Zum Inhalt springen

Wir – Gemeinschaft

Die Satzung des Verbandes deutscher Wahlkommissionen

Stand: 25.11.2023

Präambel

Wir, die Wahlkommissionen in den Bundesstaaten, vertreten durch Indigene / Ureinwohner, glauben an unseren Schöpfer und stehen als Männer und Weiber alle gleichmäßig unter dem Schutz der Deutschen Reichsverfassung vom 16. April 1871.

 Das völkerrechtliche Subjekt Deutsches Reich besteht durch seine legitimen natürlichen Rechtspersonen und deren Nachkommen in der Rechtsfolge, welche ihrerseits ihre unveräußerlichen und unauflöslichen Rechte aus dem völkerrechtlichen Subjekt beziehen.

Im Verfassungsnotstand haben wir die Pflicht und das Recht, die Handlungsfähigkeit der Bundesstaaten und des Ewigen Bundes zum Schutze des Bundesgebietes sowie zur Pflege der Wohlfahrt des Deutschen Volkes wiederherzustellen.

Die Angehörigen der Bundesstaaten bekennen sich zu unverletzlichen und unveräußerlichen Geburtsrechten als Grundlage jeder menschlichen Gemeinschaft, des Friedens und der Gerechtigkeit in der Welt.

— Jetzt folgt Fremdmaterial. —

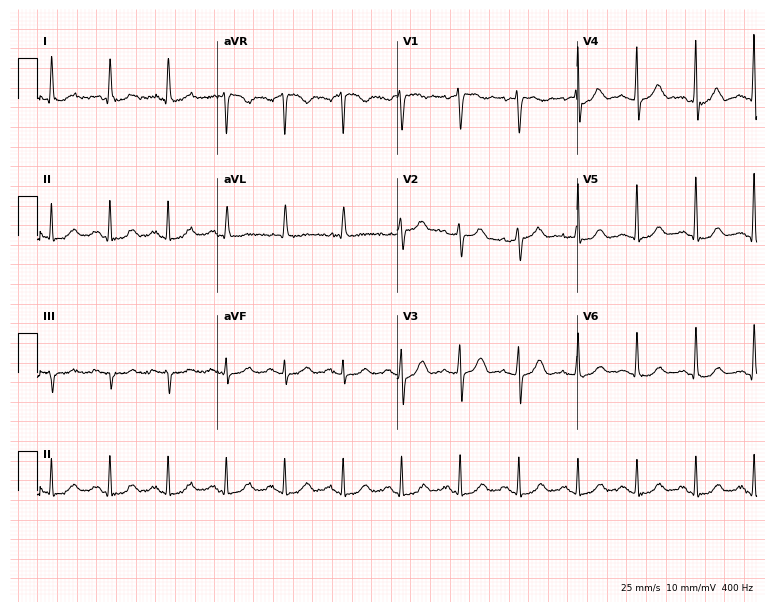
12-lead ECG from a female patient, 73 years old. Findings include sinus tachycardia (a sinus rate of 100 beats per minute or more).
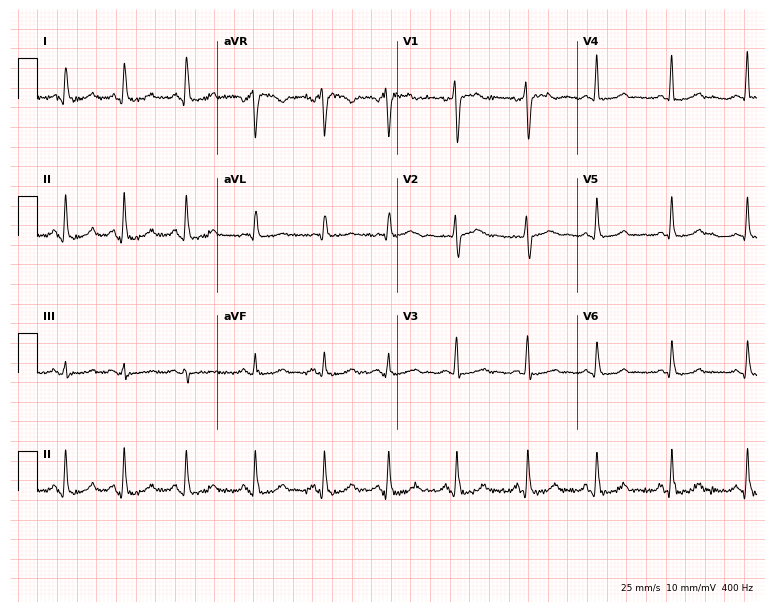
12-lead ECG (7.3-second recording at 400 Hz) from a 35-year-old female patient. Labelled as a normal ECG.
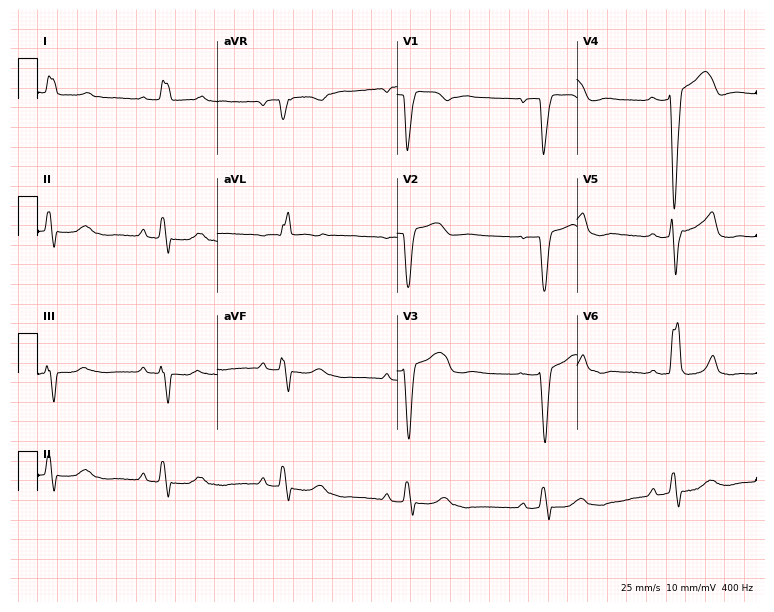
Resting 12-lead electrocardiogram. Patient: a man, 70 years old. The tracing shows left bundle branch block, sinus bradycardia (a sinus rate of 50 beats per minute or less).
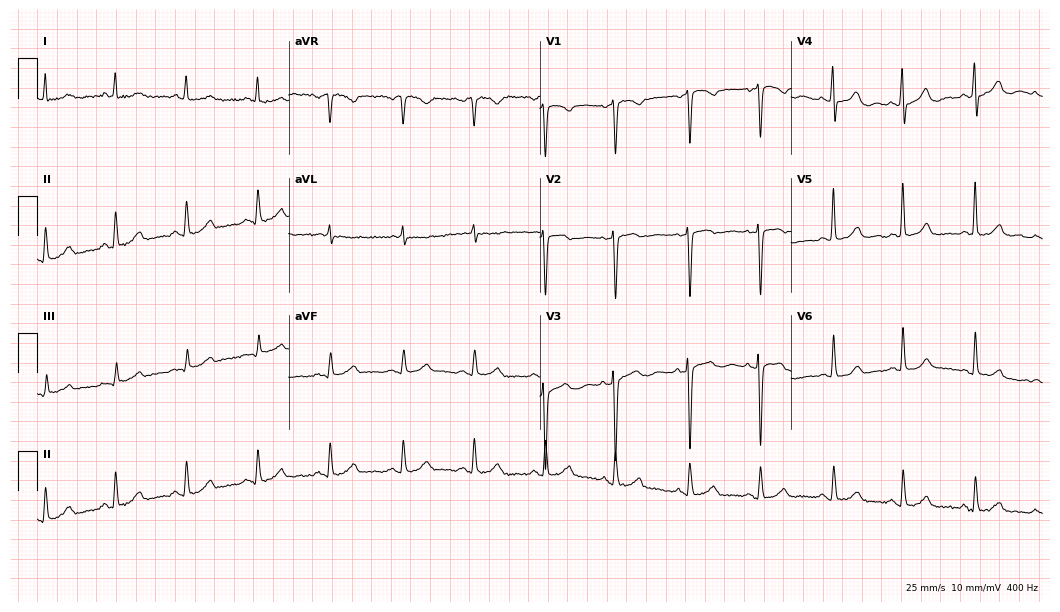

Die Anwesenden beabsichtigen auf Grund des Notstandes die Gründung des Verbandes Deutscher Wahlkommissionen:

§ 1

Name und Sitz

Der Verband trägt den Namen Verband Deutscher Wahlkommissionen (nachfolgend VDWK genannt) und hat seinen Sitz an dem Ort, an dem die Verwaltung geführt wird.
Das Geschäftsjahr ist das Kalenderjahr.

§ 2

Zweck des Verbandes

Der Verband hat als Zusammenschluss der Wahlkommissionen aller Bundesstaaten folgenden Zweck.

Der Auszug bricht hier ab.